## Exercise objective
Line by line, the data below should be set down unchanged, with images excluded.

## Available data
%%
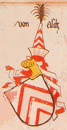 Ingeram-Codex der ehemaligen Bibliothek Cotta von asch freigestellt aus
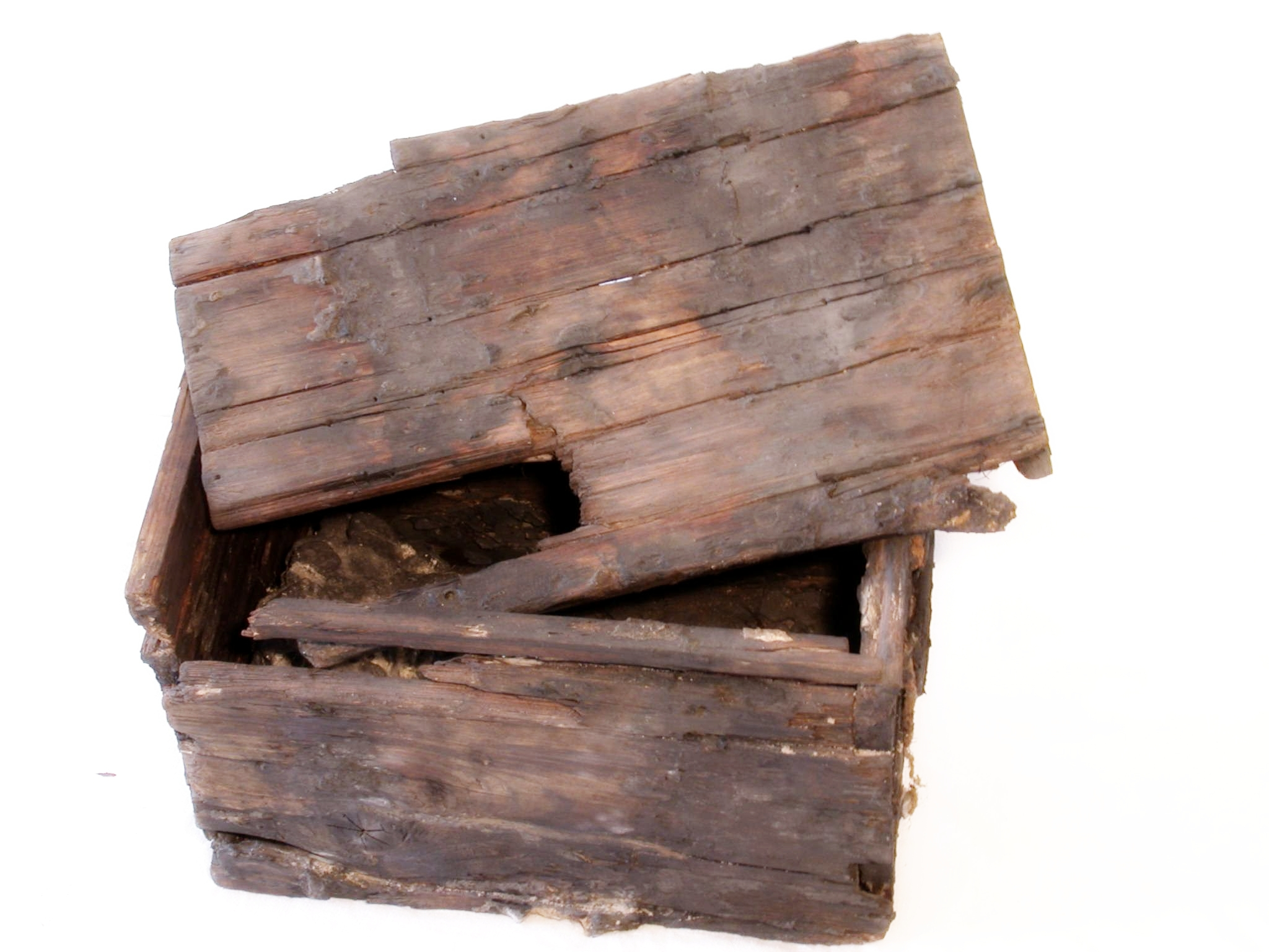 afkomstig uit scheepswrak 'tVliegent Hart. Het schip had drie geldkisten aan boord. Dit is de derde kist die is gevonden. Inhoud bij verzending: - 2.000 Nederlandse gouden dukaten, fragmenten van zakken, Utrecht 1729 (1000 stuk), West-Friesland 1729 (1000 stuks). - 4.820 Spaanse zilverstukken, zakken niet aangetroffen - real de o ocho (4.038 stuks) 1708-1733 voormanelijk Mexico 1730-1733 - real de a cuatro (756 stuks) 1729-1733, Mexico - real de a dos (2 stuks) 17.., Mexico - real (1 stuks) 17.., Mexico
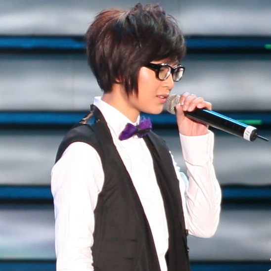 周笔畅，中国超级女声之一。
%%
## Exercise result
 Ingeram-Codex der ehemaligen Bibliothek Cotta von asch freigestellt aus
 afkomstig uit scheepswrak 'tVliegent Hart. Het schip had drie geldkisten aan boord. Dit is de derde kist die is gevonden. Inhoud bij verzending: - 2.000 Nederlandse gouden dukaten, fragmenten van zakken, Utrecht 1729 (1000 stuk), West-Friesland 1729 (1000 stuks). - 4.820 Spaanse zilverstukken, zakken niet aangetroffen - real de o ocho (4.038 stuks) 1708-1733 voormanelijk Mexico 1730-1733 - real de a cuatro (756 stuks) 1729-1733, Mexico - real de a dos (2 stuks) 17.., Mexico - real (1 stuks) 17.., Mexico
 周笔畅，中国超级女声之一。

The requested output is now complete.